#### Requirement
Only the pictures should be left out; repeat the rest of the data exactly.

#### Data below
::::::

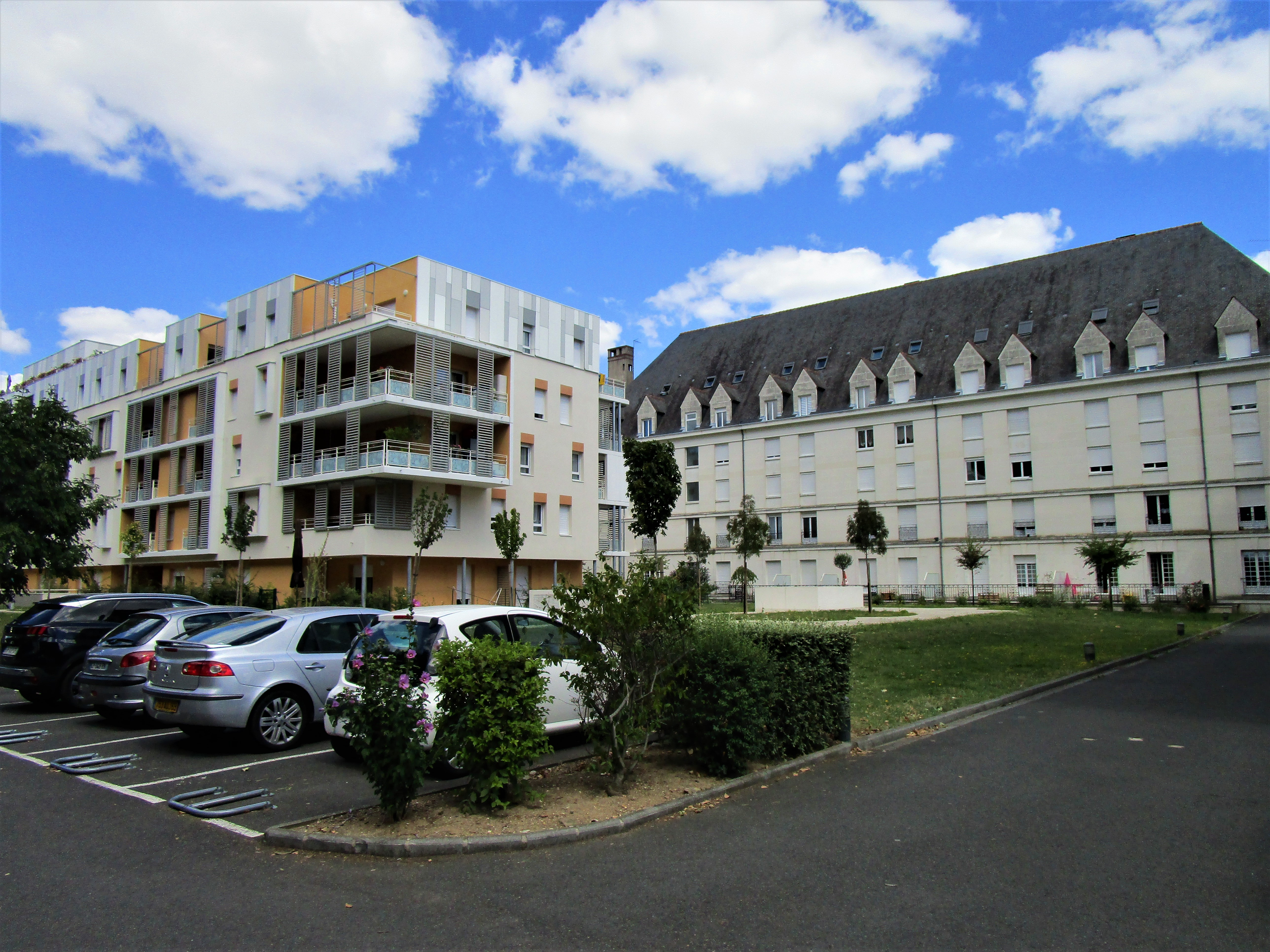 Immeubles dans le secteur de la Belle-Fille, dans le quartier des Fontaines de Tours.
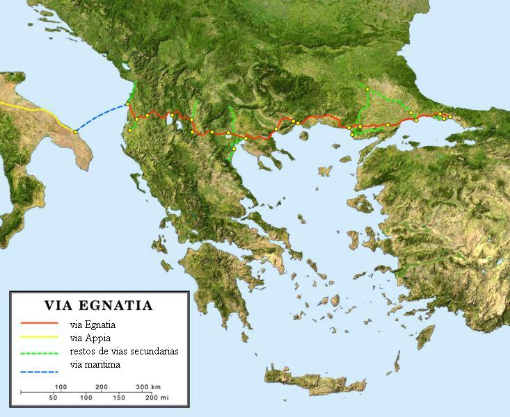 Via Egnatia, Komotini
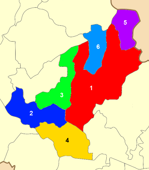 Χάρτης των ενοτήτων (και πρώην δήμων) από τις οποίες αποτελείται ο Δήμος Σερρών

::::::

#### Task output
 Immeubles dans le secteur de la Belle-Fille, dans le quartier des Fontaines de Tours.
 Via Egnatia, Komotini
 Χάρτης των ενοτήτων (και πρώην δήμων) από τις οποίες αποτελείται ο Δήμος Σερρών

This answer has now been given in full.